|The leftmost month above is July 2010 and the leftmost is Jun 2011. The vertical axis shows availability for each month in terms of a percentage. Our goal is to hit or exceed 99% availability each month.|
The main culprit of downtime throughout fiscal year 2011 was due to defects in software. As we have been retooling our technology environment from Perl and CGI scripts to Java applications, we have been making greater use of systems like Hibernate and Lucene. My sense is that we're relying more and more on open source middleware, and while that has the advantages of making it easier to develop software quickly, it also means that a problem in the underlying middleware can affect our overall availability. Some of this is due to buggy software; some is due to our learning curve on how to use the software properly; and, some of this is due to getting our arms around the optimal configuration and operation of these packages.

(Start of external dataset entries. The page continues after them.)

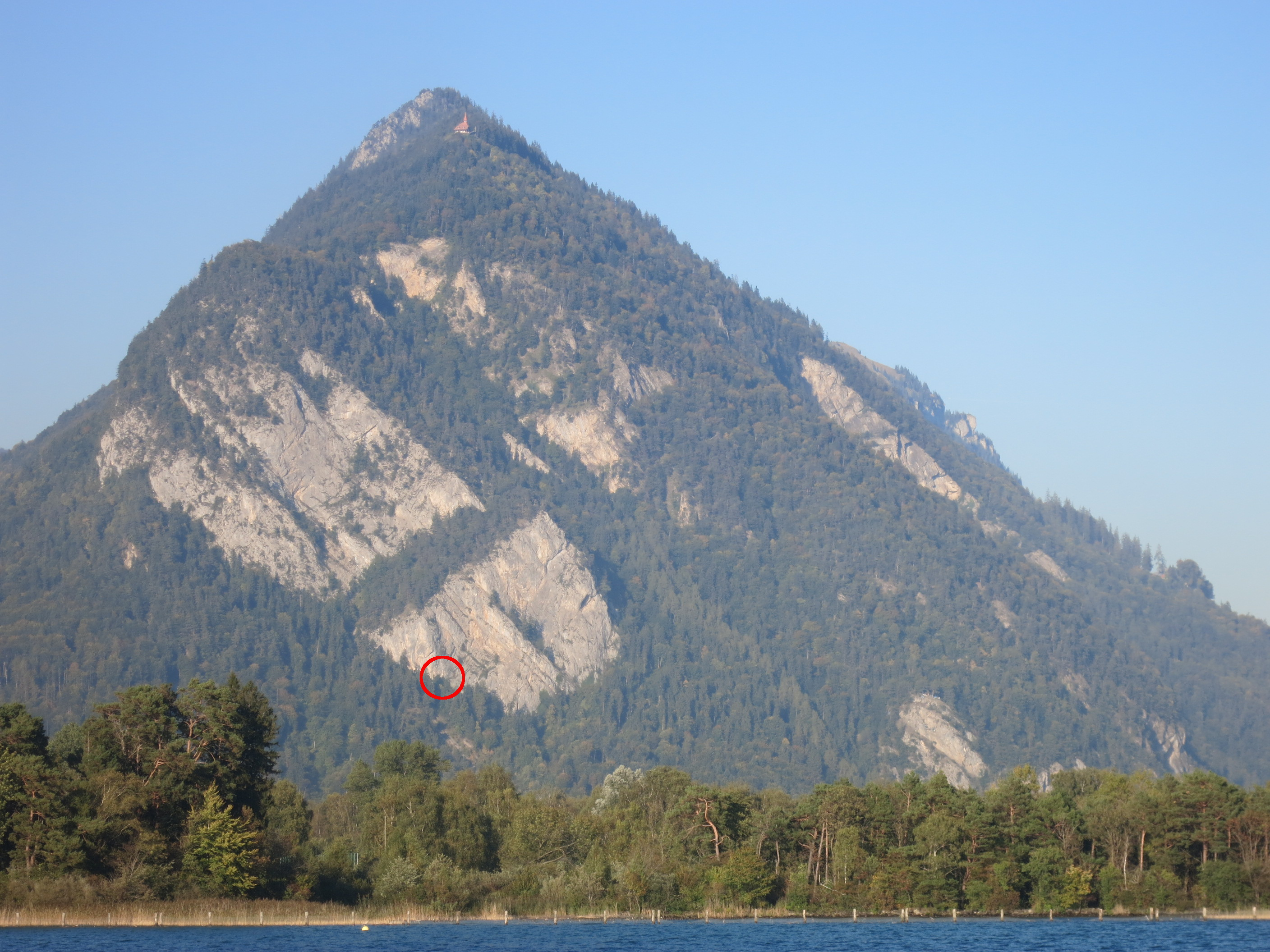 Artilleriewerk Kammfluh, Interlaken BE, Schweiz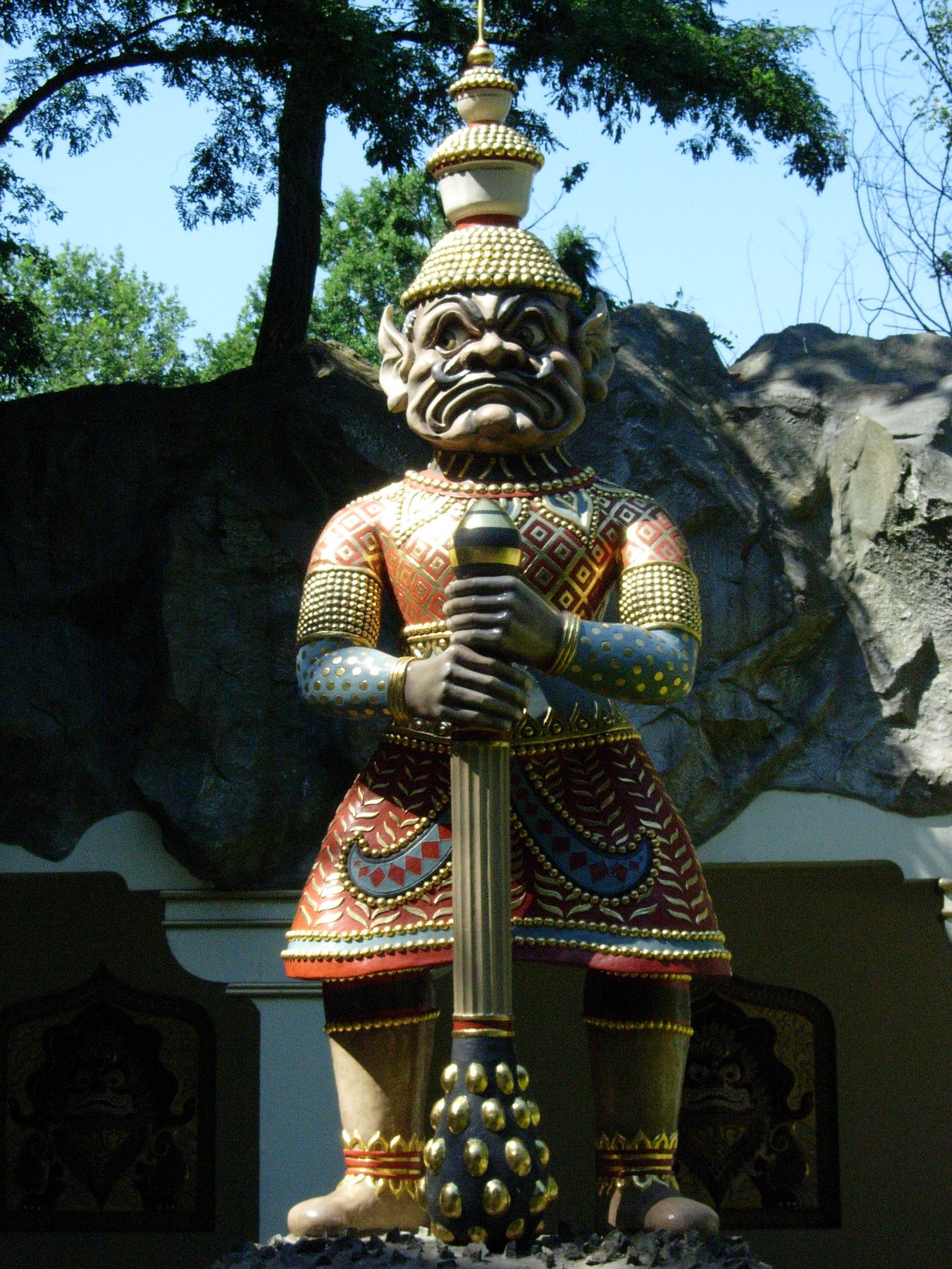 Garde des nénuphars indiens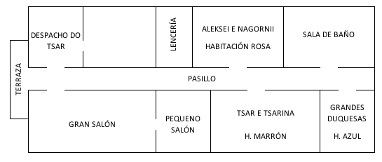 Plano esquemático da distribución das habitacións que ocupou a familia Romanov no primeiro piso da mansión do Gobernador en Tobolsk no ano 1918. Baseado nas descricións de Gilliard, Kobilinskii e as cartas da familia.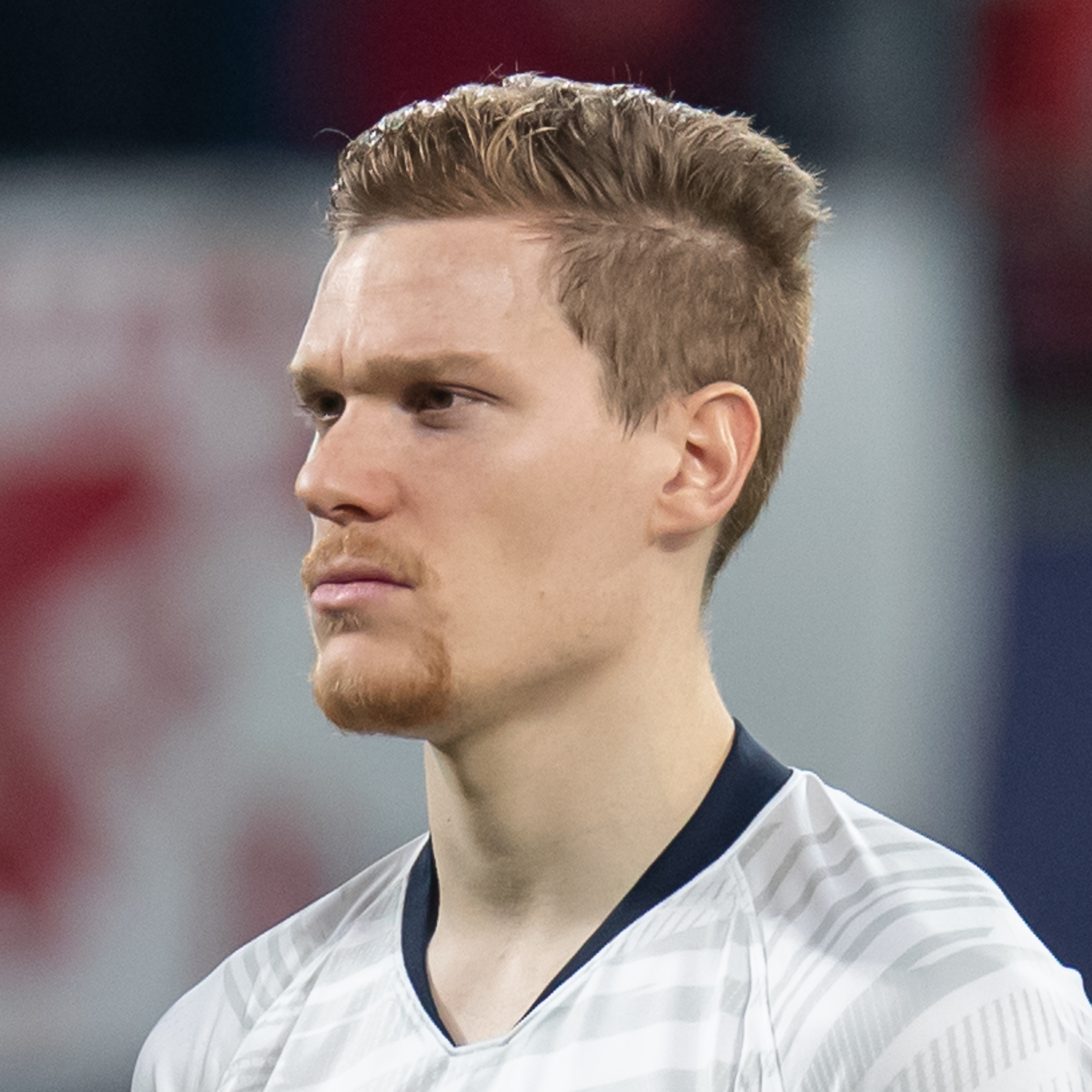 Fußball, Männer, UEFA Champions League Achtelfinale, RB Leipzig - Tottenham Hotspur; Marcel Halstenberg (RB Leipzig, 23)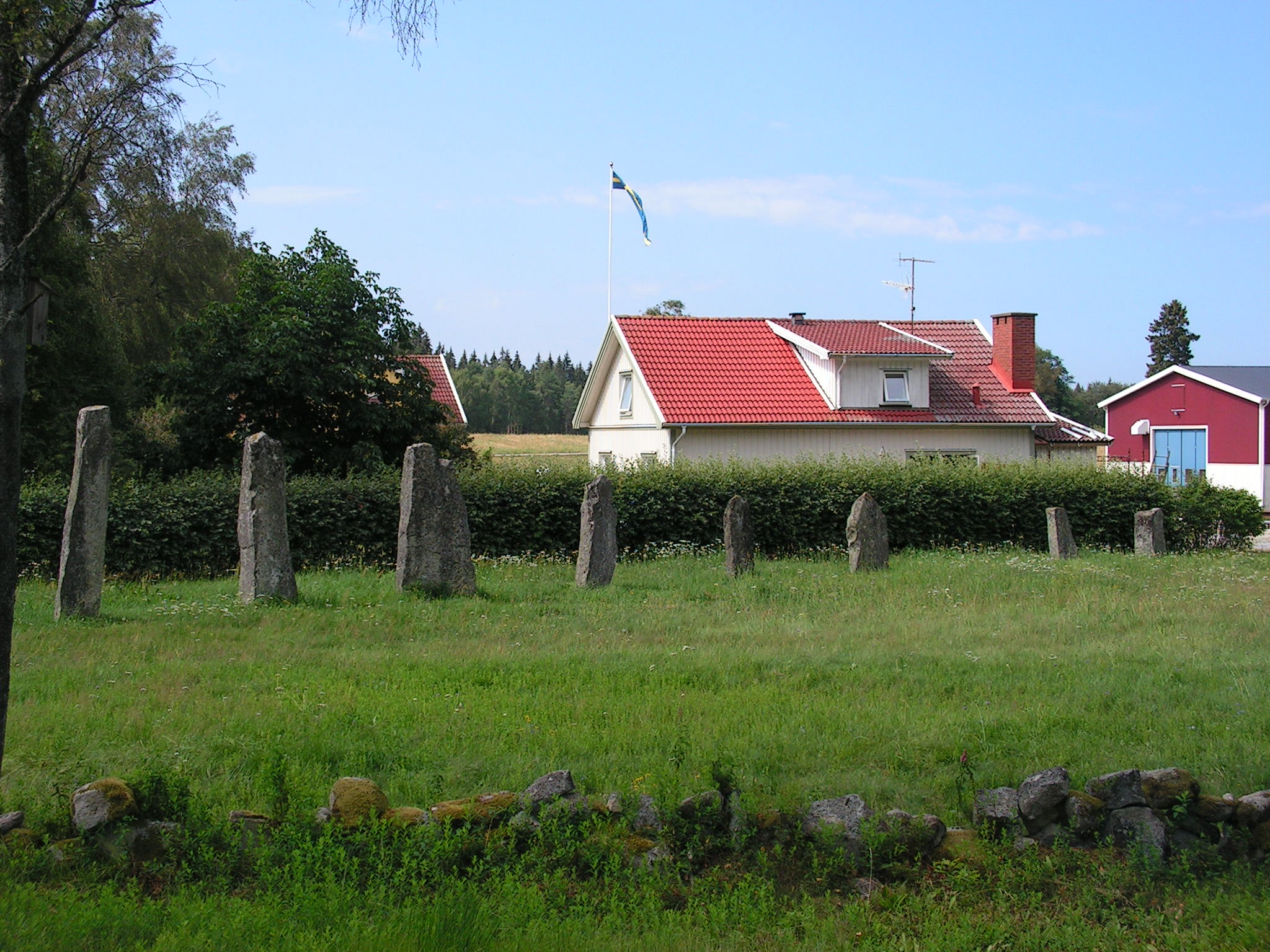 Stenehed, Munkedals kommun, Sverige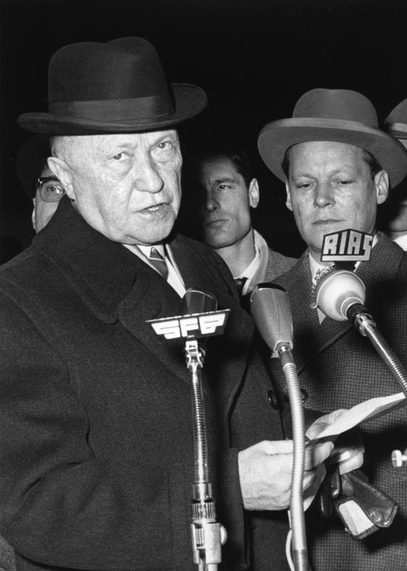 Nach dem Bau der Berliner Sperrmauer besuchte Bundeskanzler Konrad Adenauer am 22.8.1961 Berlin (West). Rechts neben ihm der Regierende Bürgermeiser Willy Brandt.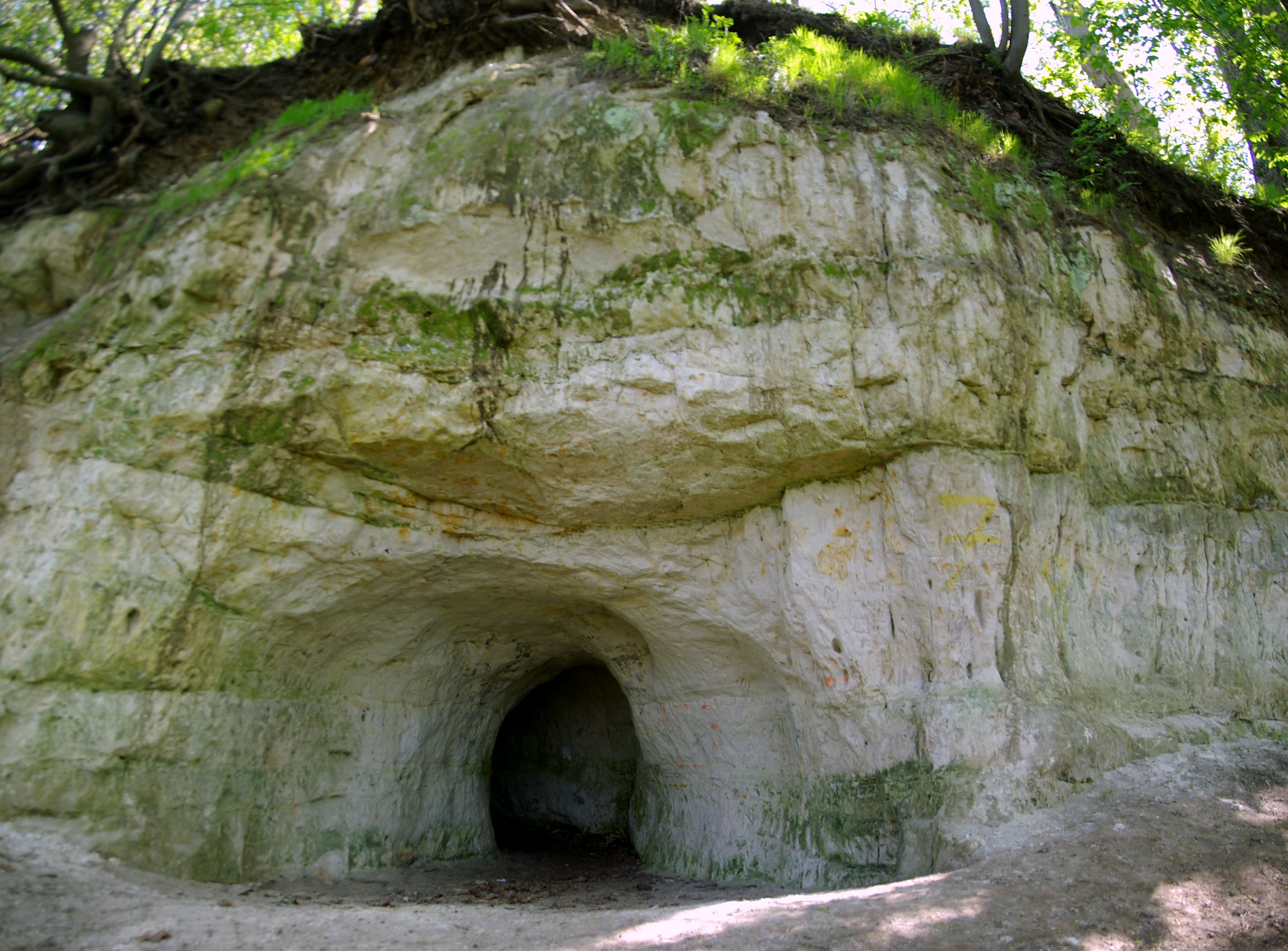 Koobas Harju maakonnas Viimsi vallas Lubja külas

The January 2011 availability level - our lowest month of availability- was due largely to two problems. One was that we scheduled a maintenance window in our server room so that University of Michigan electricians could wire up a new "whole room" uninterruptible power supply, and this, of course, took our production web systems off-line. The other problem was that our regular synchronization process between our production systems and our cloud-based replica had failed in an unusual way that was difficult to detect at first. The database export/import had failed, but only partially, and that produced very odd behavior with our web portal. It took a significant amount of time to isolate the problem, and by the time we had a workaround deployed, the electricians had finished their work, and the production systems were back on-line.